The panel said that the recommendation includes people 65 and older even though there is less evidence of how well vaccines worked in that group.
"We feel response of this group cannot be any different to groups of younger age," said the WHO Strategic Advisory Group of Experts on Immunization (SAGE), a group that gives recommendations about vaccines. The group of experts recommended the use of the vaccine in places where coronavirus variants are spreading as well.
AstraZeneca's vaccine was shown to be on average 70% effective at protecting against symptomatic coronavirus in initial clinical trials. The shot has been approved for use in the UK, the EU, and several other countries. The US regulator is awaiting the results of a large late-stage clinical trial, so it is not available in the US.
The threat from coronavirus variants
AstraZeneca's vaccine was tested in clinical trials against the original coronavirus before coronavirus variants like those first found in the UK and South Africa were commonplace. Subsequent trials by the company have suggested that the shot still works against the variant that is dominant in the UK and fast-spreading in the US, called B.1.1.7.

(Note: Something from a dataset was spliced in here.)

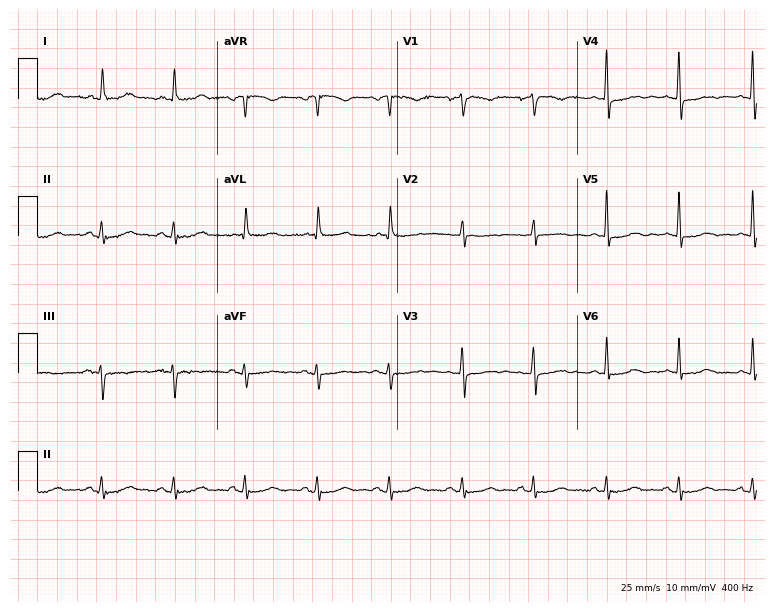
ECG (7.3-second recording at 400 Hz) — a 71-year-old female patient. Labelled as a normal ECG.

But it is less clear how well it works against the variant circulating in South Africa, called 501.V2, because in lab studies it have shown that sometimes avoided antibodies produced by the body to fight infection.
South Africa paused the rollout of AstraZeneca's vaccine after data from a small trial of young adults showed it did not protect against mild to moderate illness - defined as at least one symptom - caused by 501.V2. It's not known yet whether the vaccine protects against severe disease causing hospitalization or death.
South Africa is considering selling or swapping its stash of AstraZeneca vaccines to mitigate wasteful expenditure.
The vaccine, developed in partnership with Oxford University and produced by the Serum Institute of India (SII), has been shown to be less effective in preventing mild and moderate symptoms associated with the 501Y.V2 variant.
Recent clinical trials of the AstraZeneca jab’s ability to combat symptoms associated with this particular variant, which was first detected in South African samples gathered in August 2020, have revealed a greatly diminished efficacy.
Even so, WHO experts recommended the vaccine's use in places where variants are circulating.
"There is no reason not to recommend its use even in countries that have the circulation of the variants," Dr. Alejandro Cravioto, the SAGE chairman said during a news conference on Wednesday.
Less data in older people
In Europe, France and Germany have decided not to give AstraZeneca's vaccine to its over 65-year olds, despite the greenlight by the EU regulator, citing a lack of data in this age group.
The European Medicines Agency said there wasn't yet enough results for older people over 55 years old to provide a figure for how well the vaccine works in this group, but protection was expected because earlier data showed the vaccine produced an immune response in this age group. The EMA said that there was reliable information on safety in this population.